Ecosystem assessment: A social process through which the findings of science concerning the causes of ecosystem change, their consequences for human well-being, and management and policy options are brought to bear on the needs of decision-makers.

 

Ecosystem services: The benefits provided by ecosystems that contribute to making human life both possible and worth living.

 

Ecosystem service degradation: For provisioning services, decreased production of the service through changes in area over which the services is provided, or decreased production per unit area. For regulating and supporting services, a reduction in the benefits obtained from the service, either through a change in the service or through human pressures on the service exceeding its limits. For cultural services, a change in the ecosystem features that decreases the cultural benefits provided by the ecosystem.

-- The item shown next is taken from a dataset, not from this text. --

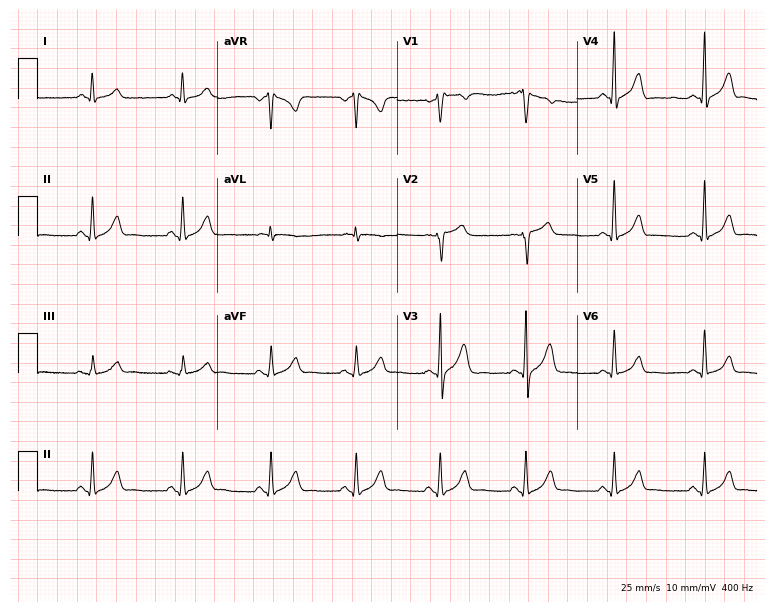
Electrocardiogram, a 52-year-old male. Of the six screened findings (first-degree AV block, right bundle branch block (RBBB), left bundle branch block (LBBB), sinus bradycardia, atrial fibrillation (AF), sinus tachycardia), none is recorded.
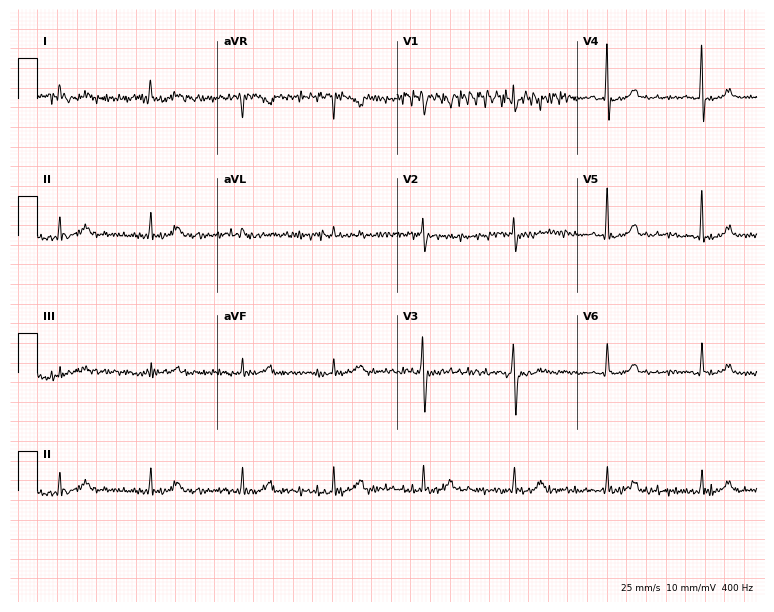
Standard 12-lead ECG recorded from a male, 65 years old. Read as a normal ECG.

Policy-maker: A person with power to influence or determine policies and practices at an international, national, regional, or local level.

 

Scenario: A plausible and often simplified description of how the future may develop, based on a coherent and internally consistent set of assumptions about key driving forces (e.g., rate of technology change, prices) and relationships. Scenarios are neither predictions nor projections and sometimes may be based on a ‘‘narrative storyline.’’ Scenarios may include projections but are often based on additional information from other sources.

 

Valuation: The process of expressing a value for a particular good or service in a certain context (e.g., of decision-making) usually in terms of something that can be counted, often money, but also through methods and measures from other disciplines (sociology, ecology, and so on).


Value: The contribution of an action or object to user-specified goals, objectives, or conditions.

  

Well-being: Human well-being has multiple constituents, including basic material for a good life, freedom and choice, health, good social relations, and security. The constituents of well-being, as experienced and perceived by people, are situation-dependent, reflecting local geography, culture, and ecological circumstances.